Today, a few hundred out of the three-thousand-plus-acre tract were off-limits to the public due to safety and environmental concerns. Even the airspace was closed over a section of preserve after one of the bunkers mysteriously exploded in 2010, but while the government owned and monitored the area, someone like Barbara could slip in and out without arousing locals’ suspicions. In addition to hunters who frequented the McClintic Wildlife Management area, it was also the original location of the Mothman sightings and thus drew paranormal seekers by the thousands.
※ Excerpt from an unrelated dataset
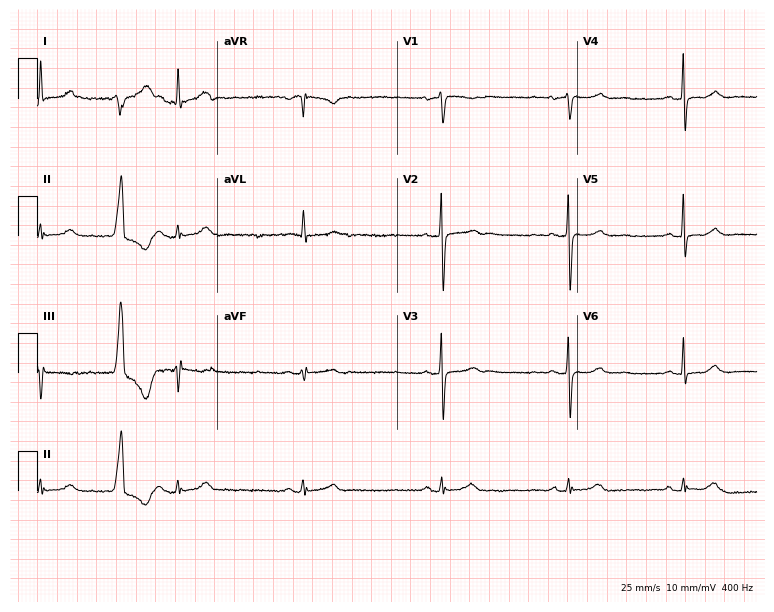
12-lead ECG from a 61-year-old woman. Shows sinus bradycardia (a sinus rate of 50 beats per minute or less).

“In short,” I said to Bones after I spent several fruitless hours scouring the Internet for more information, “we’re screwed. Barbara always picks up the briefcase in front of the S4-A storage igloo, but that doesn’t mean it’s the entrance to the underground compound. That could be anywhere underneath three thousand acres of swamp, forest, and brush, and we can’t go there ourselves to narrow its location by listening for thoughts.”
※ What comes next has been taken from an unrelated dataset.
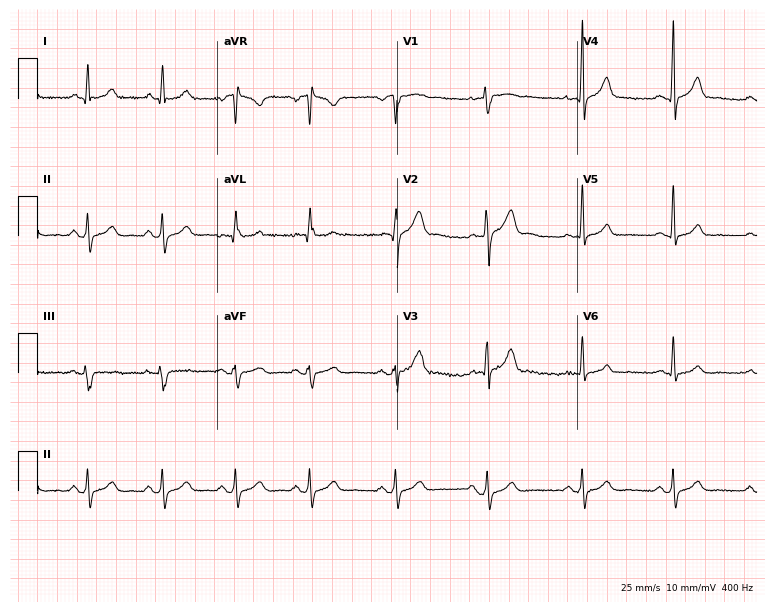
Resting 12-lead electrocardiogram (7.3-second recording at 400 Hz). Patient: a male, 36 years old. Read as a normal ECG.

After all, this wasn’t located in a city like Madigan’s lab in Charlottesville. There, it wouldn’t be unusual for vampires to frequent the vicinity. Hunters and wannabe cryptids might be able to stroll around the McClintic Wildlife Management area without arousing suspicion, but no self-respecting vampire would shoot animals for sport. Neither would one chase after a supernatural creature that didn’t exist.

“If this place has security like the Tennessee compound,” I continued in frustration, “infrared alarms will go off if anyone with a body temperature lower than ninety-six degrees enters the preserve. And if those alarms triggered an instant explosion, well . . . they don’t call it the TNT area for nothing.”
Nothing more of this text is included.